Dataset records
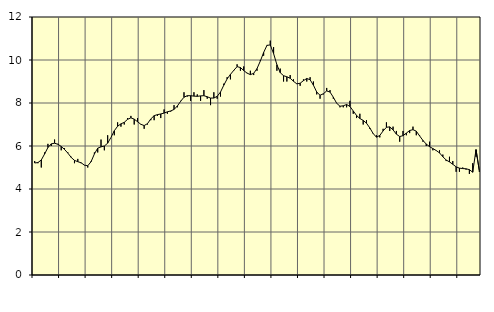
| Category | Piggar | Series 1 |
|---|---|---|
| nan | 5.3 | 5.21 |
| 87.0 | 5.2 | 5.23 |
| 87.0 | 5 | 5.35 |
| 87.0 | 5.7 | 5.63 |
| nan | 6.1 | 5.93 |
| 88.0 | 6 | 6.1 |
| 88.0 | 6.3 | 6.13 |
| 88.0 | 6.1 | 6.08 |
| nan | 5.8 | 5.98 |
| 89.0 | 5.9 | 5.84 |
| 89.0 | 5.7 | 5.67 |
| 89.0 | 5.5 | 5.47 |
| nan | 5.2 | 5.33 |
| 90.0 | 5.4 | 5.27 |
| 90.0 | 5.2 | 5.22 |
| 90.0 | 5.1 | 5.11 |
| nan | 5 | 5.08 |
| 91.0 | 5.3 | 5.27 |
| 91.0 | 5.7 | 5.63 |
| 91.0 | 5.7 | 5.9 |
| nan | 6.3 | 5.96 |
| 92.0 | 5.8 | 6 |
| 92.0 | 6.5 | 6.13 |
| 92.0 | 6.4 | 6.4 |
| nan | 6.5 | 6.71 |
| 93.0 | 7.1 | 6.92 |
| 93.0 | 6.9 | 7.03 |
| 93.0 | 7 | 7.1 |
| nan | 7.3 | 7.24 |
| 94.0 | 7.4 | 7.31 |
| 94.0 | 7 | 7.25 |
| 94.0 | 7.3 | 7.13 |
| nan | 7 | 7.01 |
| 95.0 | 6.8 | 6.95 |
| 95.0 | 7 | 7.04 |
| 95.0 | 7.2 | 7.26 |
| nan | 7.2 | 7.41 |
| 96.0 | 7.4 | 7.46 |
| 96.0 | 7.3 | 7.49 |
| 96.0 | 7.7 | 7.53 |
| nan | 7.5 | 7.59 |
| 97.0 | 7.6 | 7.63 |
| 97.0 | 7.9 | 7.7 |
| 97.0 | 7.8 | 7.86 |
| nan | 8.1 | 8.08 |
| 98.0 | 8.5 | 8.27 |
| 98.0 | 8.3 | 8.34 |
| 98.0 | 8.1 | 8.34 |
| nan | 8.5 | 8.32 |
| 99.0 | 8.4 | 8.31 |
| 99.0 | 8.1 | 8.33 |
| 99.0 | 8.6 | 8.34 |
| nan | 8.2 | 8.29 |
| 0.0 | 7.9 | 8.23 |
| 0.0 | 8.5 | 8.23 |
| 0.0 | 8.2 | 8.31 |
| nan | 8.3 | 8.51 |
| 1.0 | 8.9 | 8.83 |
| 1.0 | 9.2 | 9.12 |
| 1.0 | 9.1 | 9.33 |
| nan | 9.5 | 9.52 |
| 2.0 | 9.8 | 9.69 |
| 2.0 | 9.5 | 9.65 |
| 2.0 | 9.7 | 9.51 |
| nan | 9.4 | 9.39 |
| 3.0 | 9.5 | 9.32 |
| 3.0 | 9.3 | 9.38 |
| 3.0 | 9.5 | 9.6 |
| nan | 10 | 9.95 |
| 4.0 | 10.2 | 10.35 |
| 4.0 | 10.7 | 10.68 |
| 4.0 | 10.9 | 10.7 |
| nan | 10.6 | 10.3 |
| 5.0 | 9.5 | 9.78 |
| 5.0 | 9.6 | 9.41 |
| 5.0 | 9 | 9.27 |
| nan | 9 | 9.22 |
| 6.0 | 9.3 | 9.15 |
| 6.0 | 9.1 | 9.01 |
| 6.0 | 8.9 | 8.89 |
| nan | 8.8 | 8.92 |
| 7.0 | 9.1 | 9.04 |
| 7.0 | 9 | 9.14 |
| 7.0 | 9.2 | 9.08 |
| nan | 9 | 8.83 |
| 8.0 | 8.4 | 8.51 |
| 8.0 | 8.2 | 8.36 |
| 8.0 | 8.4 | 8.43 |
| nan | 8.7 | 8.56 |
| 9.0 | 8.6 | 8.51 |
| 9.0 | 8.2 | 8.27 |
| 9.0 | 8 | 7.99 |
| nan | 7.8 | 7.85 |
| 10.0 | 7.8 | 7.87 |
| 10.0 | 7.8 | 7.93 |
| 10.0 | 8.1 | 7.84 |
| nan | 7.5 | 7.63 |
| 11.0 | 7.3 | 7.42 |
| 11.0 | 7.5 | 7.28 |
| 11.0 | 7 | 7.19 |
| nan | 7.2 | 7.06 |
| 12.0 | 6.8 | 6.84 |
| 12.0 | 6.6 | 6.58 |
| 12.0 | 6.5 | 6.41 |
| nan | 6.4 | 6.49 |
| 13.0 | 6.8 | 6.7 |
| 13.0 | 7.1 | 6.87 |
| 13.0 | 6.7 | 6.89 |
| nan | 6.9 | 6.75 |
| 14.0 | 6.7 | 6.55 |
| 14.0 | 6.2 | 6.44 |
| 14.0 | 6.7 | 6.48 |
| nan | 6.5 | 6.6 |
| 15.0 | 6.6 | 6.72 |
| 15.0 | 6.9 | 6.76 |
| 15.0 | 6.5 | 6.69 |
| nan | 6.5 | 6.47 |
| 16.0 | 6.2 | 6.26 |
| 16.0 | 6 | 6.09 |
| 16.0 | 6.2 | 5.97 |
| nan | 5.8 | 5.88 |
| 17.0 | 5.8 | 5.79 |
| 17.0 | 5.8 | 5.68 |
| 17.0 | 5.6 | 5.5 |
| nan | 5.3 | 5.35 |
| 18.0 | 5.5 | 5.26 |
| 18.0 | 5.3 | 5.15 |
| 18.0 | 4.8 | 5.03 |
| nan | 4.8 | 4.97 |
| 19.0 | 5 | 4.95 |
| 19.0 | 4.9 | 4.94 |
| 19.0 | 4.7 | 4.9 |
| nan | 5.2 | 4.78 |
| 20.0 | 5.5 | 5.83 |
| 20.0 | 4.8 | 4.85 |
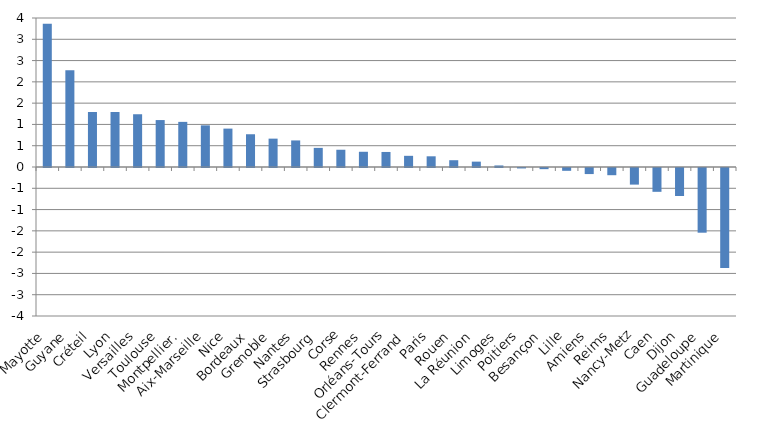
| Category | Evolution en % |
|---|---|
| Mayotte | 3.367 |
| Guyane | 2.271 |
| Créteil | 1.292 |
| Lyon | 1.291 |
| Versailles | 1.239 |
| Toulouse | 1.103 |
| Montpellier. | 1.06 |
| Aix-Marseille | 0.978 |
| Nice | 0.902 |
| Bordeaux | 0.769 |
| Grenoble | 0.666 |
| Nantes | 0.624 |
| Strasbourg | 0.449 |
| Corse | 0.405 |
| Rennes | 0.358 |
| Orléans-Tours | 0.353 |
| Clermont-Ferrand | 0.263 |
| Paris | 0.251 |
| Rouen | 0.159 |
| La Réunion | 0.126 |
| Limoges | 0.036 |
| Poitiers | -0.01 |
| Besançon | -0.027 |
| Lille | -0.066 |
| Amiens | -0.143 |
| Reims | -0.169 |
| Nancy-Metz | -0.39 |
| Caen | -0.56 |
| Dijon | -0.658 |
| Guadeloupe | -1.52 |
| Martinique | -2.346 |

### Activity
Would you write out all of the records exactly, omitting the pictures?

### Written solution
| Category | Piggar | Series 1 |
|---|---|---|
| nan | 5.3 | 5.21 |
| 87.0 | 5.2 | 5.23 |
| 87.0 | 5 | 5.35 |
| 87.0 | 5.7 | 5.63 |
| nan | 6.1 | 5.93 |
| 88.0 | 6 | 6.1 |
| 88.0 | 6.3 | 6.13 |
| 88.0 | 6.1 | 6.08 |
| nan | 5.8 | 5.98 |
| 89.0 | 5.9 | 5.84 |
| 89.0 | 5.7 | 5.67 |
| 89.0 | 5.5 | 5.47 |
| nan | 5.2 | 5.33 |
| 90.0 | 5.4 | 5.27 |
| 90.0 | 5.2 | 5.22 |
| 90.0 | 5.1 | 5.11 |
| nan | 5 | 5.08 |
| 91.0 | 5.3 | 5.27 |
| 91.0 | 5.7 | 5.63 |
| 91.0 | 5.7 | 5.9 |
| nan | 6.3 | 5.96 |
| 92.0 | 5.8 | 6 |
| 92.0 | 6.5 | 6.13 |
| 92.0 | 6.4 | 6.4 |
| nan | 6.5 | 6.71 |
| 93.0 | 7.1 | 6.92 |
| 93.0 | 6.9 | 7.03 |
| 93.0 | 7 | 7.1 |
| nan | 7.3 | 7.24 |
| 94.0 | 7.4 | 7.31 |
| 94.0 | 7 | 7.25 |
| 94.0 | 7.3 | 7.13 |
| nan | 7 | 7.01 |
| 95.0 | 6.8 | 6.95 |
| 95.0 | 7 | 7.04 |
| 95.0 | 7.2 | 7.26 |
| nan | 7.2 | 7.41 |
| 96.0 | 7.4 | 7.46 |
| 96.0 | 7.3 | 7.49 |
| 96.0 | 7.7 | 7.53 |
| nan | 7.5 | 7.59 |
| 97.0 | 7.6 | 7.63 |
| 97.0 | 7.9 | 7.7 |
| 97.0 | 7.8 | 7.86 |
| nan | 8.1 | 8.08 |
| 98.0 | 8.5 | 8.27 |
| 98.0 | 8.3 | 8.34 |
| 98.0 | 8.1 | 8.34 |
| nan | 8.5 | 8.32 |
| 99.0 | 8.4 | 8.31 |
| 99.0 | 8.1 | 8.33 |
| 99.0 | 8.6 | 8.34 |
| nan | 8.2 | 8.29 |
| 0.0 | 7.9 | 8.23 |
| 0.0 | 8.5 | 8.23 |
| 0.0 | 8.2 | 8.31 |
| nan | 8.3 | 8.51 |
| 1.0 | 8.9 | 8.83 |
| 1.0 | 9.2 | 9.12 |
| 1.0 | 9.1 | 9.33 |
| nan | 9.5 | 9.52 |
| 2.0 | 9.8 | 9.69 |
| 2.0 | 9.5 | 9.65 |
| 2.0 | 9.7 | 9.51 |
| nan | 9.4 | 9.39 |
| 3.0 | 9.5 | 9.32 |
| 3.0 | 9.3 | 9.38 |
| 3.0 | 9.5 | 9.6 |
| nan | 10 | 9.95 |
| 4.0 | 10.2 | 10.35 |
| 4.0 | 10.7 | 10.68 |
| 4.0 | 10.9 | 10.7 |
| nan | 10.6 | 10.3 |
| 5.0 | 9.5 | 9.78 |
| 5.0 | 9.6 | 9.41 |
| 5.0 | 9 | 9.27 |
| nan | 9 | 9.22 |
| 6.0 | 9.3 | 9.15 |
| 6.0 | 9.1 | 9.01 |
| 6.0 | 8.9 | 8.89 |
| nan | 8.8 | 8.92 |
| 7.0 | 9.1 | 9.04 |
| 7.0 | 9 | 9.14 |
| 7.0 | 9.2 | 9.08 |
| nan | 9 | 8.83 |
| 8.0 | 8.4 | 8.51 |
| 8.0 | 8.2 | 8.36 |
| 8.0 | 8.4 | 8.43 |
| nan | 8.7 | 8.56 |
| 9.0 | 8.6 | 8.51 |
| 9.0 | 8.2 | 8.27 |
| 9.0 | 8 | 7.99 |
| nan | 7.8 | 7.85 |
| 10.0 | 7.8 | 7.87 |
| 10.0 | 7.8 | 7.93 |
| 10.0 | 8.1 | 7.84 |
| nan | 7.5 | 7.63 |
| 11.0 | 7.3 | 7.42 |
| 11.0 | 7.5 | 7.28 |
| 11.0 | 7 | 7.19 |
| nan | 7.2 | 7.06 |
| 12.0 | 6.8 | 6.84 |
| 12.0 | 6.6 | 6.58 |
| 12.0 | 6.5 | 6.41 |
| nan | 6.4 | 6.49 |
| 13.0 | 6.8 | 6.7 |
| 13.0 | 7.1 | 6.87 |
| 13.0 | 6.7 | 6.89 |
| nan | 6.9 | 6.75 |
| 14.0 | 6.7 | 6.55 |
| 14.0 | 6.2 | 6.44 |
| 14.0 | 6.7 | 6.48 |
| nan | 6.5 | 6.6 |
| 15.0 | 6.6 | 6.72 |
| 15.0 | 6.9 | 6.76 |
| 15.0 | 6.5 | 6.69 |
| nan | 6.5 | 6.47 |
| 16.0 | 6.2 | 6.26 |
| 16.0 | 6 | 6.09 |
| 16.0 | 6.2 | 5.97 |
| nan | 5.8 | 5.88 |
| 17.0 | 5.8 | 5.79 |
| 17.0 | 5.8 | 5.68 |
| 17.0 | 5.6 | 5.5 |
| nan | 5.3 | 5.35 |
| 18.0 | 5.5 | 5.26 |
| 18.0 | 5.3 | 5.15 |
| 18.0 | 4.8 | 5.03 |
| nan | 4.8 | 4.97 |
| 19.0 | 5 | 4.95 |
| 19.0 | 4.9 | 4.94 |
| 19.0 | 4.7 | 4.9 |
| nan | 5.2 | 4.78 |
| 20.0 | 5.5 | 5.83 |
| 20.0 | 4.8 | 4.85 |
| Category | Evolution en % |
|---|---|
| Mayotte | 3.367 |
| Guyane | 2.271 |
| Créteil | 1.292 |
| Lyon | 1.291 |
| Versailles | 1.239 |
| Toulouse | 1.103 |
| Montpellier. | 1.06 |
| Aix-Marseille | 0.978 |
| Nice | 0.902 |
| Bordeaux | 0.769 |
| Grenoble | 0.666 |
| Nantes | 0.624 |
| Strasbourg | 0.449 |
| Corse | 0.405 |
| Rennes | 0.358 |
| Orléans-Tours | 0.353 |
| Clermont-Ferrand | 0.263 |
| Paris | 0.251 |
| Rouen | 0.159 |
| La Réunion | 0.126 |
| Limoges | 0.036 |
| Poitiers | -0.01 |
| Besançon | -0.027 |
| Lille | -0.066 |
| Amiens | -0.143 |
| Reims | -0.169 |
| Nancy-Metz | -0.39 |
| Caen | -0.56 |
| Dijon | -0.658 |
| Guadeloupe | -1.52 |
| Martinique | -2.346 |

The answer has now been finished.